TASK OBJECTIVE: Copy the data verbatim and leave out every picture.

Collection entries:
▬▬▬
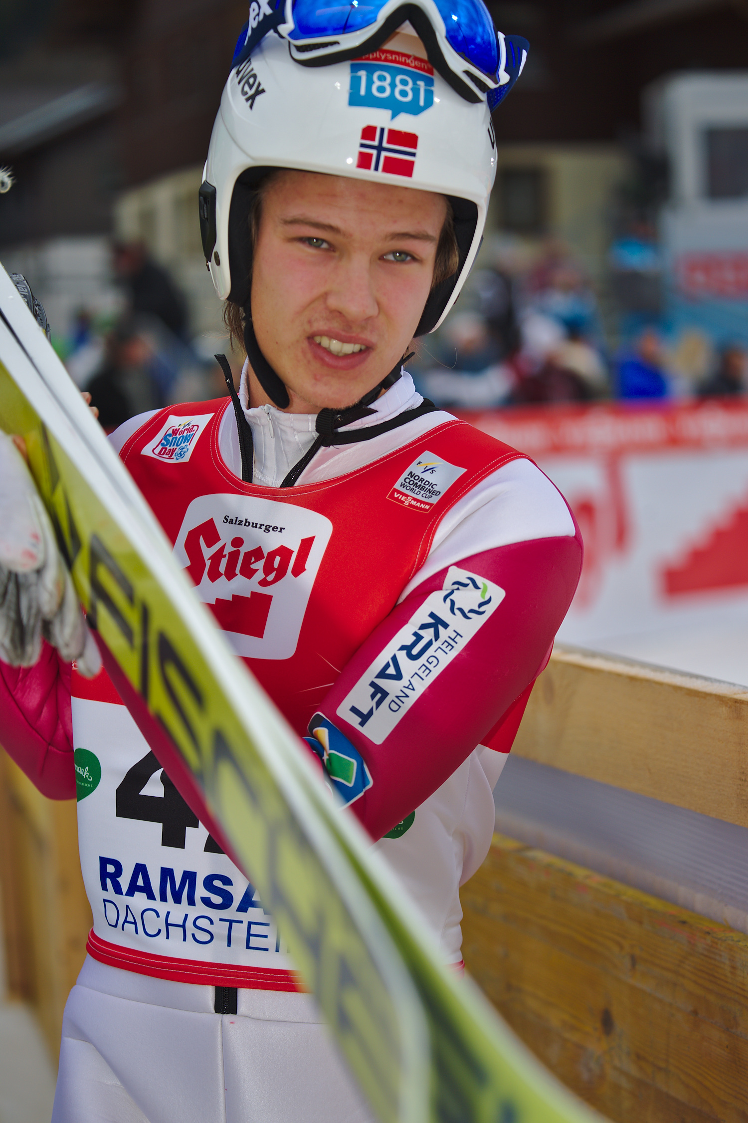 Espen Andersen (NOR)
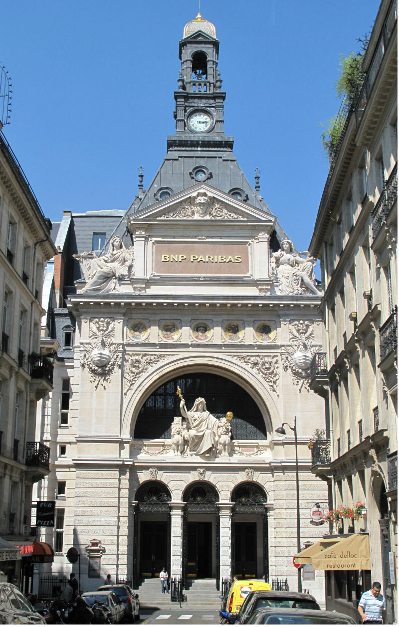 Siege BNP Paribas Investment Partners et ancien siège CNEP (Siège historique BNP Paribas)
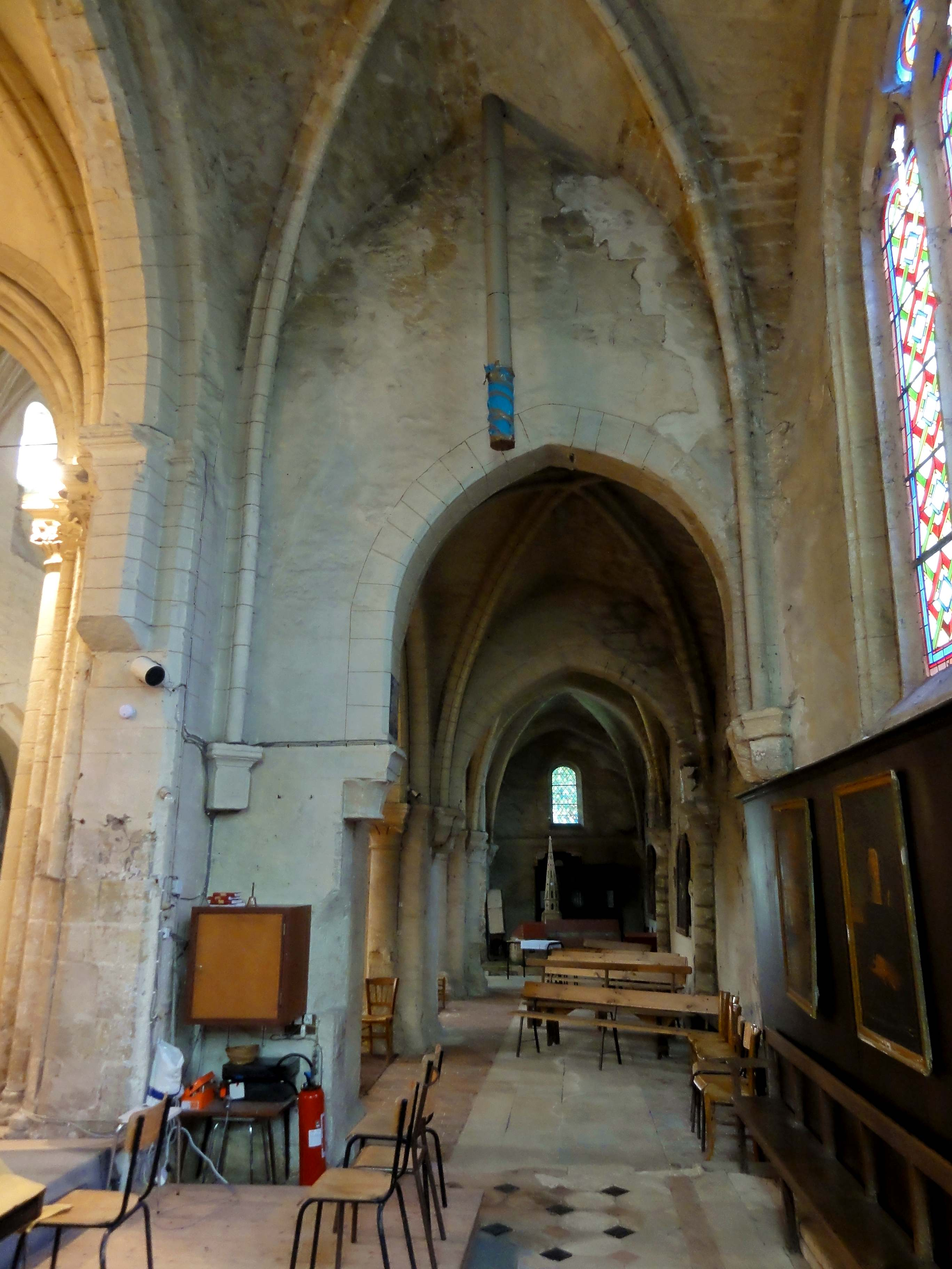 Intérieur de l'église Saint-Pierre-et-Saint-Paul (voir titre).
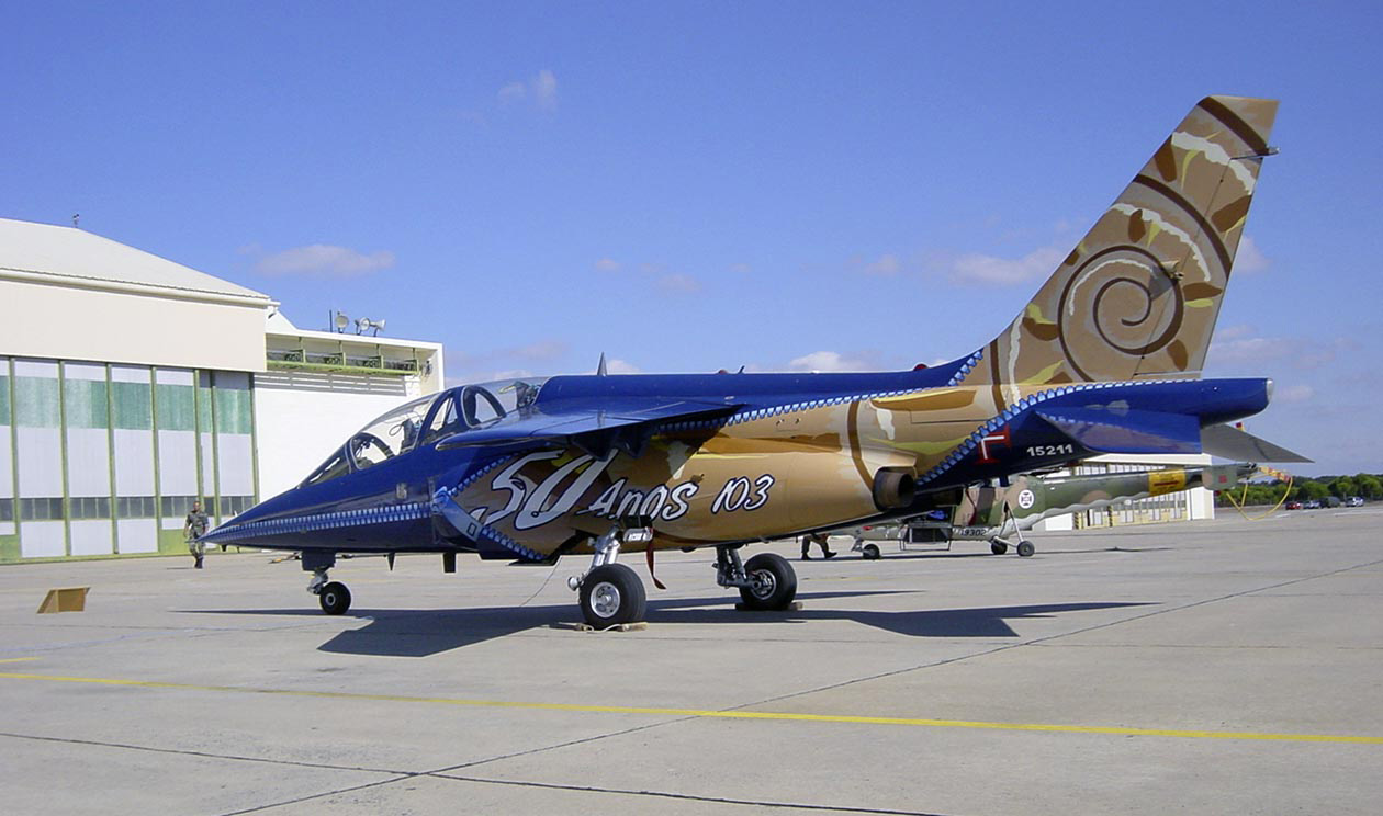 Description
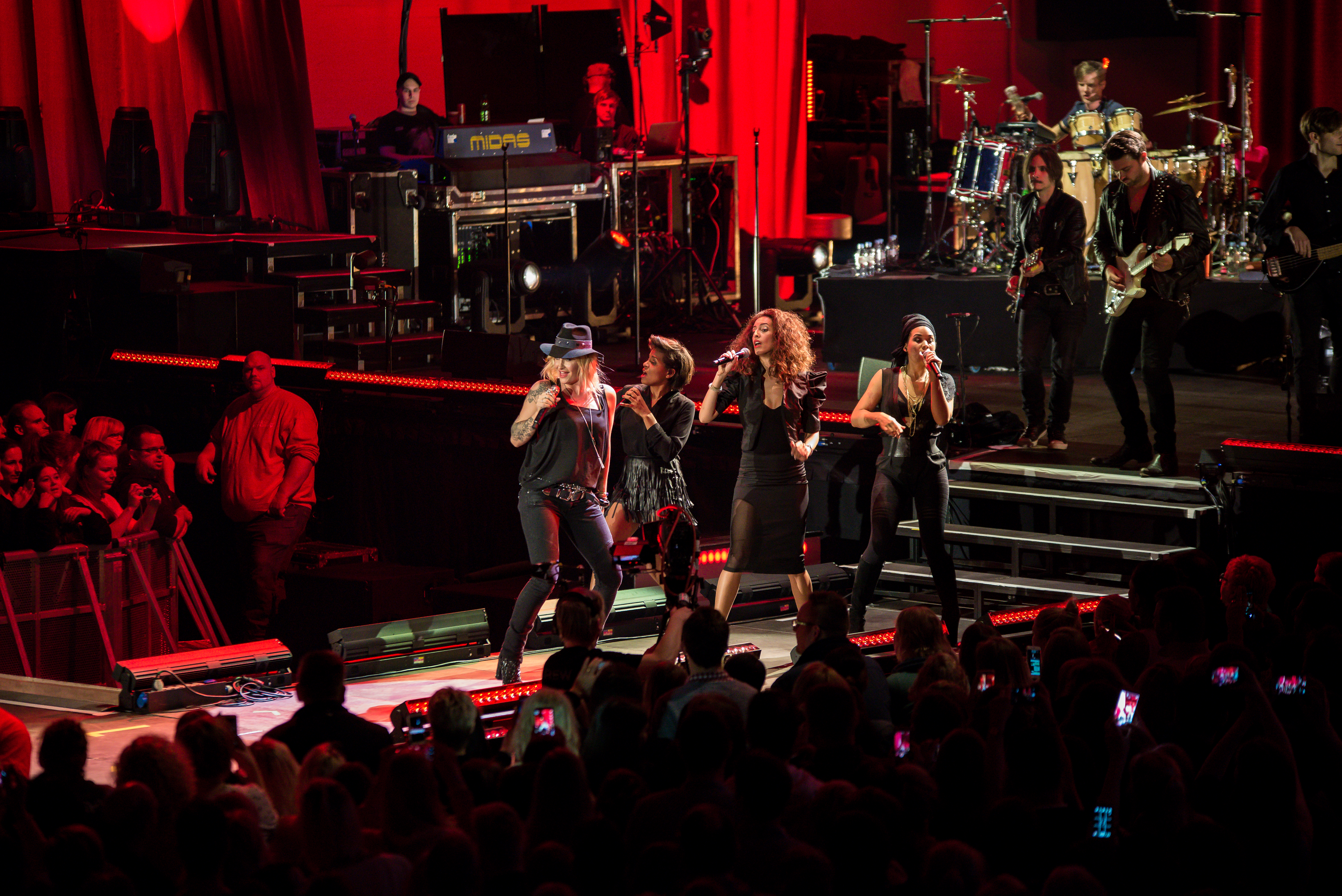 Sarah Connor, Muttersprache Tour Live, Bremen, ÖVB-Arena, 06-03-2016
▬▬▬
RESULT OF THIS TASK:
 Espen Andersen (NOR)
 Siege BNP Paribas Investment Partners et ancien siège CNEP (Siège historique BNP Paribas)
 Intérieur de l'église Saint-Pierre-et-Saint-Paul (voir titre).
 Description
 Sarah Connor, Muttersprache Tour Live, Bremen, ÖVB-Arena, 06-03-2016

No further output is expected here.